Before we get to much farther into this dog let me say that I am a big proponent of civil rights advancement, and have great admiration for the men of the Tuskegee training program.  Theirs is a truly amazing story, and one deserving of a truly amazing film.  Unfortunately their story fell into the hands of George Lucas, who is to good movies what thalidomide is to pregnancy.

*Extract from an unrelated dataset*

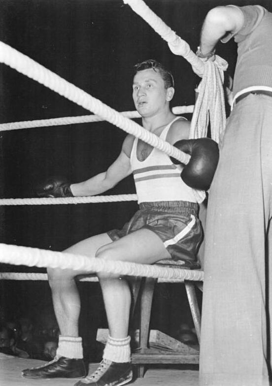 Stefaniuk Zentralbild TED 6.10.1953 Internationaler Vergleichskampf SV Gwardia Polen-SV Dynamo Berlin. In deinem Internatiionalen Box-Vergleichskampf standen sich SV Gwardia Polen und SV Dynamo Berlin am 30.9.1953 in der Thüringerhalle in Erfurt gegenüber. Die Boxer der SV Dynamo konnten ihre Niederlage von 15:7 in Berlin wiedergutmachen und schlugen die Vertreter von Polen mit 11:9. UBz: Der Europa-Meister 1953, 2-facher polnischer Meister und Meister des Sportes Stefaniuk.

The movie is, of course, the story of the Tuskagee airmen the first group of African American pilots during WWII who fought with honor and pride against the Germans.  It tells of Col. A.J. Bullard (Terence Howard-Iron Man, Hustle & Flow, Four Brothers) struggling with the brass in the newly built Pentagon in the face of rampant racism and negative stereotypes.  Meanwhile unit commander Maj. Emanuelle Stance (Cuba Gooding Jr.-As Good as it Gets, Men of Honor, Jerry McGuire) leads the gang as they start out flying regular patrols well in the rear with outdated aircraft, eventually getting to support a landing and finally flying bomber escorts.  He and his crew are punched out of the stereotype paper doll book: there’s the squad leader struggling with alcoholism (Nate Parker-The Great Debaters, the Secret Life of Bees, Felon), the hotshot rogue pilot who can’t obey orders and is constantly on the prowl for women (David Oyelowo-Rise of the Planet of the Apes, the Help, The Last King of Scotland), the younger pilot struggling to prove himself to the veterans (Tristen Wilds-the Secret Life of Bees, 90210 (2008), Half Nelson), the religious nut, the joker (named Joker-anyone remember Full Metal Jacket?), and a couple of country bumpkins.  They each have a sub plot and story that does nothing, goes no where, and actually hurts the movie (especially the romance story so worthless and crowbarred it felt like a big weighty dumb story forced into a movie.  Hey, I can’t be the king of analogies every day).    Each one is an anchor even heavier than the one preceding.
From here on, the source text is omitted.